Sul piano geopolitico, il principale asse di convergenza riguarda il futuro del Libano nella fase successiva alla conclusione della missione multinazionale Unifil, il cui mandato scadrà alla fine dell’anno. Roma e Parigi intendono assumere una leadership condivisa per evitare il deterioramento della sicurezza nell’area mediorientale.

Meloni ha dichiarato che “Italia e Francia possono fare la differenza” e che risulta fondamentale “garantire una presenza internazionale” sul territorio. A questo scopo, i due governi hanno annunciato il lancio di una coalizione internazionale per il sostegno del Libano, ipotizzando la convocazione immediata di una conferenza internazionale straordinaria. Parallelamente, il vertice ha riaffermato l’importanza dei programmi industriali comuni nel settore della difesa aerea, con particolare riferimento ai sistemi missilistici Samp-t, cruciali per la protezione dello spazio aereo europeo e per le dinamiche di sicurezza collettiva del blocco occidentale.

Il caso politico delle infrastrutture

Il consolidamento dei rapporti transalpini offre a Roma una sponda politica necessaria in una fase di esplicita freddezza con l’amministrazione di Washington, segnata dai continui attacchi politici del presidente statunitense alla premier italiana. La solidità dell’asse bilaterale si riflette anche nella gestione delle polemiche interne sulla sovranità militare.

Meloni ha respinto con fermezza le accuse sollevate dalle opposizioni parlamentari, che ipotizzavano un uso non autorizzato delle basi aeree nazionali per l’operazione statunitense denominata ‘Epic fury’. La premier ha negato ogni envolvimento diretto nei raid aerei contro Teheran, difendendo l’operato del governo in linea con quanto già comunicato dal ministero della Difesa. Teheran ha formulato accuse formali contro l’Italia e altri paesi europei, ma Roma ha ribadito il pieno rispetto dei vincoli giuridici e dei trattati internazionali vigenti, escludendo azioni offensive.

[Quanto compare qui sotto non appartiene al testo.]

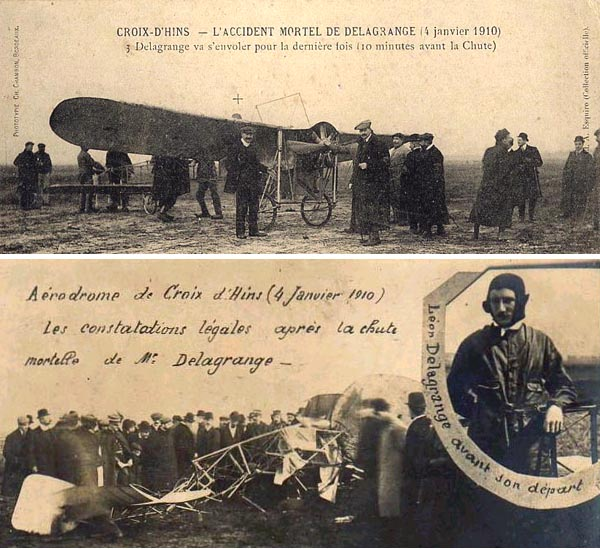 Accident mortel de Léon Delagrange. Photos avant le décollage et après l'accident.

I limiti delle concessioni logistiche

“Abbiamo rispettato i nostri impegni cedendo le basi per attività non cinetiche ma di logistica e tecnica”, ha spiegato Meloni, sottolineando che “quando si sono prospettate richieste che esulavano da quel perimetro non abbiamo concesso l’autorizzazione”. La premier ha ribadito la trasparenza dell’esecutivo: “Il Governo ha fatto quel che ha dichiarato in Parlamento”, respingendo così le richieste delle minoranze di riferire alle Camere.

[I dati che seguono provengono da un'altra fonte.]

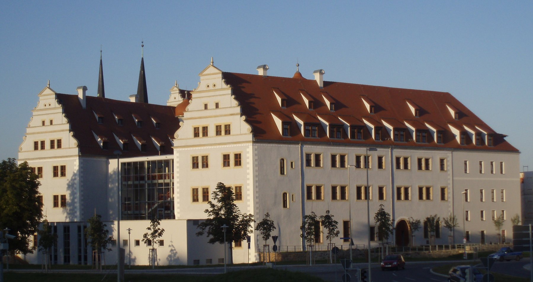 Rekonstruiertes Schloss Osterstein in Zwickau am 2009-09-08
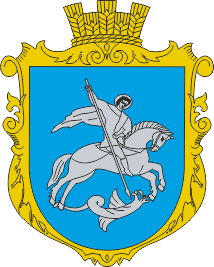 Герб с. Виноградівка (Болградський район)
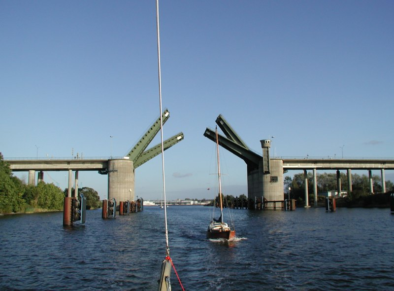 Die Herrenbrücke, von mir selbst fotografiert am 24.08.2003

Il dibattito politico è stato alimentato da un’intervista televisiva del segretario generale della Nato, Mark Rutte, a Fox News, in cui si menzionava il decollo di circa 500 vettori militari dalle installazioni italiane. La presidente del Consiglio ha definito tali dichiarazioni una “entusiastica ricostruzione” che confonde la tipologia dei voli autorizzati. Meloni ha insinuato che la tesi di Rutte risponda alla volontà di compiacere Donald Trump in vista del prossimo vertice alleato, raccomandando massima prudenza.